The sooner you get hired somewhere, the sooner you'll have money coming in to pay for, well, just about everything you might need. While responding to online ads is a good starting point for your search, most professionals will tell you that the best way to find work quickly is through networking.

This means reaching out to your friends, professors, neighbors, and former internship supervisors, and putting the word out there that you're looking for a job. Don't be afraid to be a little pushy (within reason) and follow-up with potential leads, because for every week you remain unemployed, you stand a greater chance of racking up debt.

3. Create a budget based on your take-home pay

Once you do get hired, your next step in avoiding debt involves examining your paycheck and creating a budget based on your take-home pay. Remember, the money you actually wind up with each pay period might be considerably lower than expected based on your tax rate.
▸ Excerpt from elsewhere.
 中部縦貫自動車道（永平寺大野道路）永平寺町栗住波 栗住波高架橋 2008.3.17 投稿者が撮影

And while you might think you won't lose too much of your income, what with your entry-level salary, keep in mind that a single tax filer earning between $37,950 and $91,900 with no other deductions will fall into the 25% federal tax bracket.

Once you get a handle on how much disposable income you'll actually have, create a budget that allows you to live below your means. This way, you'll have wiggle room to start building some savings, which can help you avoid debt when unexpected expenses arise.
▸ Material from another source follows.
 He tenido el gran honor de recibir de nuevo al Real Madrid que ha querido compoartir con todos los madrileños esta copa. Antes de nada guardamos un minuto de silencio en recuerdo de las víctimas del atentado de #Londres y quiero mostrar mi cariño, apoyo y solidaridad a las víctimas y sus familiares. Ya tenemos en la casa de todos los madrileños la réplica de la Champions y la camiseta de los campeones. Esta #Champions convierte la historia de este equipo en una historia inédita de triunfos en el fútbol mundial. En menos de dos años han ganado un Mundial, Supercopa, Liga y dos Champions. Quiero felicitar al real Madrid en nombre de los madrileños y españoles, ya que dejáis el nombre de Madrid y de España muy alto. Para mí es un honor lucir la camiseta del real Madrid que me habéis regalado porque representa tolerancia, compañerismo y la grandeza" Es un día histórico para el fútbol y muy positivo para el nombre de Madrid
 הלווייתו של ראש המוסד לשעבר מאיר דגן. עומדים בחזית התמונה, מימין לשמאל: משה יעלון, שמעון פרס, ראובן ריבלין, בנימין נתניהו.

Don't forget to account for your student loan payments when mapping out that budget. In fact, if you're able to work in some flexibility that allows you to make extra payments toward those loans, you'll eliminate that nagging debt sooner.

4. Use your credit cards wisely

Though credit cards tend to get a bad rap, they can actually be a useful financial management tool -- provided you use them the right way. As a general rule, you should never charge more on your cards than you can afford to pay off by the time your billing cycle closes. If you always pay your credit card bills in full, you'll avoid the hefty interest charges that come with carrying a balance.

A good way to keep your credit card usage in check is to get a secured card, which is backed by a deposit you fund with your own money. Because the amount you put down to secure your card will generally equal your card's limit, you'll have cash available to pay off your balance if it winds up getting out of hand. Though you probably won't have a secured card forever, it often pays to use one early on in your career when you're first getting used to having a credit card and managing your own money.

Avoiding debt is a good way to set yourself up for a lifetime of financial security. Follow these tips, and you'll manage to stay out of debt as you acclimate to your new career and lifestyle.